Contrary to some reports this evening, the stricken container ship Rena has not broken up.

Various reports suggested the Rena had broken in two and tugboats were rushing to the scene.

3 News have contacted Maritime New Zealand, the Coastguard and Svitzer salvors who say the Rena is still sitting on the Astrolabe Reef where it ran aground on October 5 and has definitely not broken apart.

Meanwhile the salvage team says it is pumping oil at its fastest rate yet.

In the last 24 hours, 164 tonnes of heavy fuel oil has been pumped from Rena onto the barge Awanuia.

This means 645 of the 1370 tonnes thought to be left on the ship, or 47 per cent, has been pumped.

Environment Minister Nick Smith says the pumping rate in the last 24 hours is the most in a day since pumping first began.

"It's encouraging, but we are not out of the woods."

About 350 tonnes is still unaccounted for, most of which is thought to have leaked into the sea, Maritime New Zealand salvage unit manager Bruce Anderson says.
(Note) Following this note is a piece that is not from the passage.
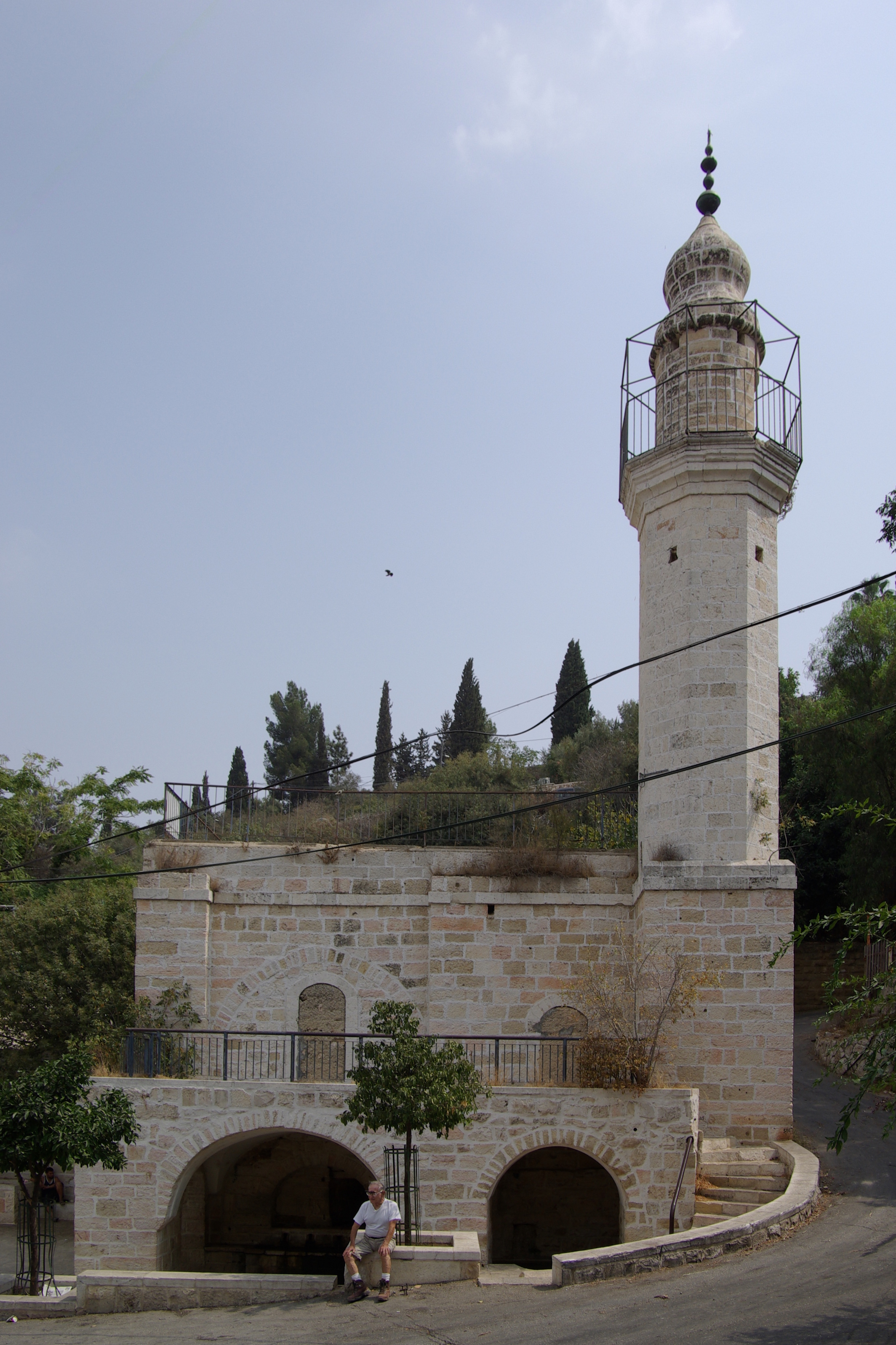 Ein Karem, Marienquelle

Of the 725 tonnes remaining on the ship, 127 tonnes are in the ship's port five tank, 228 tonnes are in the settling tanks in the engine room and 358 tonnes are in the starboard five tank.

"The Herculean task before Maritime New Zealand and the salvage team is getting that 358 tonnes of oil out of starboard tanks," Dr Smith said.

The latest oil leak of note from Rena was on Saturday with MNZ national on scene commander Rob Service on Tuesday saying this oil is heading north.

It could wash up on Mayor Island and trajectory modelling shows it could reach Whangamata in the Coromandel.

"It will be broken down and broken up and once it arrives there and we can expect it to be in small patties," Mr Service said.

MetService says weather conditions are expected to remain calm and clear in the region until Thursday.

Wildlife experts have been sent to Mayor Island to help manage 10 tonnes of oil from the grounded Rena expected to wash up on the wildlife sanctuary's coastline.

Builders are racing to finish aviaries for the long-term care of hundreds of little blue penguins rescued following the oil spill.

Nearly 1400 birds have been found dead since the Rena ran aground on October 5.